Material shown.
Start of Block
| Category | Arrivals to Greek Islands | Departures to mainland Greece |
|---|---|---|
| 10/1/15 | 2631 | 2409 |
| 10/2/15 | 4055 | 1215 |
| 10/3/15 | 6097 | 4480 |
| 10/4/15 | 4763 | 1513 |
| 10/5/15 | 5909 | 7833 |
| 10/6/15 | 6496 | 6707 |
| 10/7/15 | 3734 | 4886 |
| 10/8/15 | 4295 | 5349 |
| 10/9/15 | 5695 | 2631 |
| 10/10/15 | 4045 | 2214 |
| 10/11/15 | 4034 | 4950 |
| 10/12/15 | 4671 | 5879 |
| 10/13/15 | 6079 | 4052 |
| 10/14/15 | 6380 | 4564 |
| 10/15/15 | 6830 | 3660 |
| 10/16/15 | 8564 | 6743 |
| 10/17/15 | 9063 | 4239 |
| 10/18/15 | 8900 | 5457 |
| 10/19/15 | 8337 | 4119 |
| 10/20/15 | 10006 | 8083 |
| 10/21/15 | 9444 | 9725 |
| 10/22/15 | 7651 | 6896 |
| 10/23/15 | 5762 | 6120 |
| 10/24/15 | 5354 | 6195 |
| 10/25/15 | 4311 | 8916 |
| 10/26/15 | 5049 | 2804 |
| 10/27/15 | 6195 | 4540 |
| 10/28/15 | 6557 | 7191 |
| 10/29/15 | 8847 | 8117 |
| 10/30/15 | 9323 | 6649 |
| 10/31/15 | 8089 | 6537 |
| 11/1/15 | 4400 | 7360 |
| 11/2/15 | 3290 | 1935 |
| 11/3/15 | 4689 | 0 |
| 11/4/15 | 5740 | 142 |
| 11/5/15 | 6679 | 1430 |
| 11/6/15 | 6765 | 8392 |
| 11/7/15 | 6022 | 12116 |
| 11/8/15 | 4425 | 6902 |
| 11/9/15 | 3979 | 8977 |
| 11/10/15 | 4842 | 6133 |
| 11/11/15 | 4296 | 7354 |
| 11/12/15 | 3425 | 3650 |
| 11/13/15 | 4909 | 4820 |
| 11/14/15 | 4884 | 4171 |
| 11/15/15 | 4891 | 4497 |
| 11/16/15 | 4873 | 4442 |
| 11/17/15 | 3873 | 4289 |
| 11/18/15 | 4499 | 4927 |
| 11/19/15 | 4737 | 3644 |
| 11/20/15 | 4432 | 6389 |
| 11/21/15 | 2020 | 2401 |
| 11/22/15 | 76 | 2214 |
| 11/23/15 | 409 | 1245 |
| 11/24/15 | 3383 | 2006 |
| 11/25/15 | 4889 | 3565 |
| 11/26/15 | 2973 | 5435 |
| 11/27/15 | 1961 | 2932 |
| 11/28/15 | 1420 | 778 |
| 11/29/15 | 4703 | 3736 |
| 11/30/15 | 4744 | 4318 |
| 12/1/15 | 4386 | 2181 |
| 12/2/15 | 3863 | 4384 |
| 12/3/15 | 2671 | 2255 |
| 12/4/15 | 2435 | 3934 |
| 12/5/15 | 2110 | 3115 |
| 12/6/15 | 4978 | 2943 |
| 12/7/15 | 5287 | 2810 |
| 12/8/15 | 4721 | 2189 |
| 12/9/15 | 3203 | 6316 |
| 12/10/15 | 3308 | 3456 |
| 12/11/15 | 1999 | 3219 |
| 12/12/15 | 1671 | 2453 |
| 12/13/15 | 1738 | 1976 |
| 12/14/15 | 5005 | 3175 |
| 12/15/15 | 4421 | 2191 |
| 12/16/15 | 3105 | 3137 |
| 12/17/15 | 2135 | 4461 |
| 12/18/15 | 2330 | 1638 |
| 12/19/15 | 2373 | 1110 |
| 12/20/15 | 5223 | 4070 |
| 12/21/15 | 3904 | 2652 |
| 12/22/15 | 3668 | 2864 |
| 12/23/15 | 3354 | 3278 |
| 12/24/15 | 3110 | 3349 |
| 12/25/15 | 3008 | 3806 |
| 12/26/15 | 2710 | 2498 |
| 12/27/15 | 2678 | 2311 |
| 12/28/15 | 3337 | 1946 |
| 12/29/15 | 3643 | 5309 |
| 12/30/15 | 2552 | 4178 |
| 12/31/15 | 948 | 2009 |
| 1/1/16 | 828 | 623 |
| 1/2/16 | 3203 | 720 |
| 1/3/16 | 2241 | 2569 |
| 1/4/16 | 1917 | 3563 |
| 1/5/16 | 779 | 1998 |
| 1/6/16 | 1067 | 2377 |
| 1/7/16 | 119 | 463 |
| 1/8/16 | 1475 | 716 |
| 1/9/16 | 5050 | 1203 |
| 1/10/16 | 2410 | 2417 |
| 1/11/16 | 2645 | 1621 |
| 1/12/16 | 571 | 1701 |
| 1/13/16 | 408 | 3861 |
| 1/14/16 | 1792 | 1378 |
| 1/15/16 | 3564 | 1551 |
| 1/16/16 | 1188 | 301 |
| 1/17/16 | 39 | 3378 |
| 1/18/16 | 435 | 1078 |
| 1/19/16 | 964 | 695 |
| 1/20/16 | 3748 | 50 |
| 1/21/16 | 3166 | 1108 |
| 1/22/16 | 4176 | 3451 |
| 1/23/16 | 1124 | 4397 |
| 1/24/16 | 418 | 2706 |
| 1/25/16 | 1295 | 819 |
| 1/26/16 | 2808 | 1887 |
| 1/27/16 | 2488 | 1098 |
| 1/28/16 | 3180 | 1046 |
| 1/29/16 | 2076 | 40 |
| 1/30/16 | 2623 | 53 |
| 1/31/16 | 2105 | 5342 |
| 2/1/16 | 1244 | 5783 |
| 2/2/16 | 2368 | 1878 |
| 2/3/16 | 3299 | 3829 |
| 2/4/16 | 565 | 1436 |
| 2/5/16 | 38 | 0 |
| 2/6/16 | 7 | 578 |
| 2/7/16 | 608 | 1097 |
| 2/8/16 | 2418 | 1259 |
End of Block
Action item. The answer should reproduce all of the data without any alteration.

Answer to the problem.
| Category | Arrivals to Greek Islands | Departures to mainland Greece |
|---|---|---|
| 10/1/15 | 2631 | 2409 |
| 10/2/15 | 4055 | 1215 |
| 10/3/15 | 6097 | 4480 |
| 10/4/15 | 4763 | 1513 |
| 10/5/15 | 5909 | 7833 |
| 10/6/15 | 6496 | 6707 |
| 10/7/15 | 3734 | 4886 |
| 10/8/15 | 4295 | 5349 |
| 10/9/15 | 5695 | 2631 |
| 10/10/15 | 4045 | 2214 |
| 10/11/15 | 4034 | 4950 |
| 10/12/15 | 4671 | 5879 |
| 10/13/15 | 6079 | 4052 |
| 10/14/15 | 6380 | 4564 |
| 10/15/15 | 6830 | 3660 |
| 10/16/15 | 8564 | 6743 |
| 10/17/15 | 9063 | 4239 |
| 10/18/15 | 8900 | 5457 |
| 10/19/15 | 8337 | 4119 |
| 10/20/15 | 10006 | 8083 |
| 10/21/15 | 9444 | 9725 |
| 10/22/15 | 7651 | 6896 |
| 10/23/15 | 5762 | 6120 |
| 10/24/15 | 5354 | 6195 |
| 10/25/15 | 4311 | 8916 |
| 10/26/15 | 5049 | 2804 |
| 10/27/15 | 6195 | 4540 |
| 10/28/15 | 6557 | 7191 |
| 10/29/15 | 8847 | 8117 |
| 10/30/15 | 9323 | 6649 |
| 10/31/15 | 8089 | 6537 |
| 11/1/15 | 4400 | 7360 |
| 11/2/15 | 3290 | 1935 |
| 11/3/15 | 4689 | 0 |
| 11/4/15 | 5740 | 142 |
| 11/5/15 | 6679 | 1430 |
| 11/6/15 | 6765 | 8392 |
| 11/7/15 | 6022 | 12116 |
| 11/8/15 | 4425 | 6902 |
| 11/9/15 | 3979 | 8977 |
| 11/10/15 | 4842 | 6133 |
| 11/11/15 | 4296 | 7354 |
| 11/12/15 | 3425 | 3650 |
| 11/13/15 | 4909 | 4820 |
| 11/14/15 | 4884 | 4171 |
| 11/15/15 | 4891 | 4497 |
| 11/16/15 | 4873 | 4442 |
| 11/17/15 | 3873 | 4289 |
| 11/18/15 | 4499 | 4927 |
| 11/19/15 | 4737 | 3644 |
| 11/20/15 | 4432 | 6389 |
| 11/21/15 | 2020 | 2401 |
| 11/22/15 | 76 | 2214 |
| 11/23/15 | 409 | 1245 |
| 11/24/15 | 3383 | 2006 |
| 11/25/15 | 4889 | 3565 |
| 11/26/15 | 2973 | 5435 |
| 11/27/15 | 1961 | 2932 |
| 11/28/15 | 1420 | 778 |
| 11/29/15 | 4703 | 3736 |
| 11/30/15 | 4744 | 4318 |
| 12/1/15 | 4386 | 2181 |
| 12/2/15 | 3863 | 4384 |
| 12/3/15 | 2671 | 2255 |
| 12/4/15 | 2435 | 3934 |
| 12/5/15 | 2110 | 3115 |
| 12/6/15 | 4978 | 2943 |
| 12/7/15 | 5287 | 2810 |
| 12/8/15 | 4721 | 2189 |
| 12/9/15 | 3203 | 6316 |
| 12/10/15 | 3308 | 3456 |
| 12/11/15 | 1999 | 3219 |
| 12/12/15 | 1671 | 2453 |
| 12/13/15 | 1738 | 1976 |
| 12/14/15 | 5005 | 3175 |
| 12/15/15 | 4421 | 2191 |
| 12/16/15 | 3105 | 3137 |
| 12/17/15 | 2135 | 4461 |
| 12/18/15 | 2330 | 1638 |
| 12/19/15 | 2373 | 1110 |
| 12/20/15 | 5223 | 4070 |
| 12/21/15 | 3904 | 2652 |
| 12/22/15 | 3668 | 2864 |
| 12/23/15 | 3354 | 3278 |
| 12/24/15 | 3110 | 3349 |
| 12/25/15 | 3008 | 3806 |
| 12/26/15 | 2710 | 2498 |
| 12/27/15 | 2678 | 2311 |
| 12/28/15 | 3337 | 1946 |
| 12/29/15 | 3643 | 5309 |
| 12/30/15 | 2552 | 4178 |
| 12/31/15 | 948 | 2009 |
| 1/1/16 | 828 | 623 |
| 1/2/16 | 3203 | 720 |
| 1/3/16 | 2241 | 2569 |
| 1/4/16 | 1917 | 3563 |
| 1/5/16 | 779 | 1998 |
| 1/6/16 | 1067 | 2377 |
| 1/7/16 | 119 | 463 |
| 1/8/16 | 1475 | 716 |
| 1/9/16 | 5050 | 1203 |
| 1/10/16 | 2410 | 2417 |
| 1/11/16 | 2645 | 1621 |
| 1/12/16 | 571 | 1701 |
| 1/13/16 | 408 | 3861 |
| 1/14/16 | 1792 | 1378 |
| 1/15/16 | 3564 | 1551 |
| 1/16/16 | 1188 | 301 |
| 1/17/16 | 39 | 3378 |
| 1/18/16 | 435 | 1078 |
| 1/19/16 | 964 | 695 |
| 1/20/16 | 3748 | 50 |
| 1/21/16 | 3166 | 1108 |
| 1/22/16 | 4176 | 3451 |
| 1/23/16 | 1124 | 4397 |
| 1/24/16 | 418 | 2706 |
| 1/25/16 | 1295 | 819 |
| 1/26/16 | 2808 | 1887 |
| 1/27/16 | 2488 | 1098 |
| 1/28/16 | 3180 | 1046 |
| 1/29/16 | 2076 | 40 |
| 1/30/16 | 2623 | 53 |
| 1/31/16 | 2105 | 5342 |
| 2/1/16 | 1244 | 5783 |
| 2/2/16 | 2368 | 1878 |
| 2/3/16 | 3299 | 3829 |
| 2/4/16 | 565 | 1436 |
| 2/5/16 | 38 | 0 |
| 2/6/16 | 7 | 578 |
| 2/7/16 | 608 | 1097 |
| 2/8/16 | 2418 | 1259 |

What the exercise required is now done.